_WHAT YOU SHOULD DO_
Leave out the pictures, then output the lines of the records below from the first through the one containing "336 | 306 |".

(Stored items from a collection)
══════════
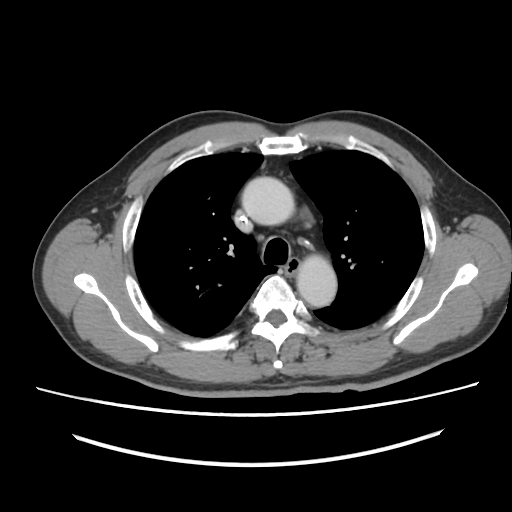
Chest-level slice from an abdominal CT that extends up into the chest; axial view; W/L 400/40 HU; 512x512 px
At this level of the chest this dataset labels only the esophagus and the aorta, and each is boxed only where it is labeled; the heart and lungs are never labeled.
Bounding boxes in pixels, one row per box: x1, y1 is the top-left corner and x2, y2 the bottom-right.
| organ | x1 | y1 | x2 | y2 |
|---|---|---|---|---|
| esophagus | 285 | 259 | 300 | 275 |
| aorta | 242 | 177 | 294 | 225 |
| aorta | 296 | 255 | 336 | 306 |
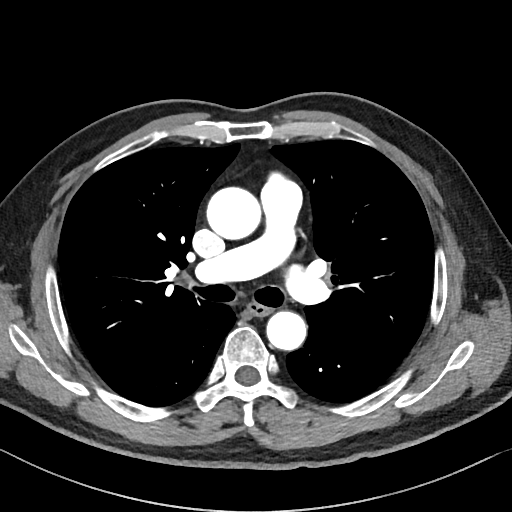

Chest-level slice from an abdominal CT that extends up into the chest — axial view — soft-tissue window (W 400 / L 40)
At this level of the chest this dataset labels only the esophagus and the aorta, and each is boxed only where it is labeled; the heart and lungs are never labeled.
Organ boxes in pixel coordinates; each row gives the top-left (x1, y1) and bottom-right (x2, y2) corners.
| organ | x1 | y1 | x2 | y2 |
|---|---|---|---|---|
| esophagus | 250 | 303 | 271 | 316 |
| aorta | 207 | 187 | 262 | 240 |
| aorta | 266 | 311 | 306 | 350 |
══════════
_TASK SOLUTION_
Chest-level slice from an abdominal CT that extends up into the chest; axial view; W/L 400/40 HU; 512x512 px
At this level of the chest this dataset labels only the esophagus and the aorta, and each is boxed only where it is labeled; the heart and lungs are never labeled.
Bounding boxes in pixels, one row per box: x1, y1 is the top-left corner and x2, y2 the bottom-right.
| organ | x1 | y1 | x2 | y2 |
|---|---|---|---|---|
| esophagus | 285 | 259 | 300 | 275 |
| aorta | 242 | 177 | 294 | 225 |
| aorta | 296 | 255 | 336 | 306 |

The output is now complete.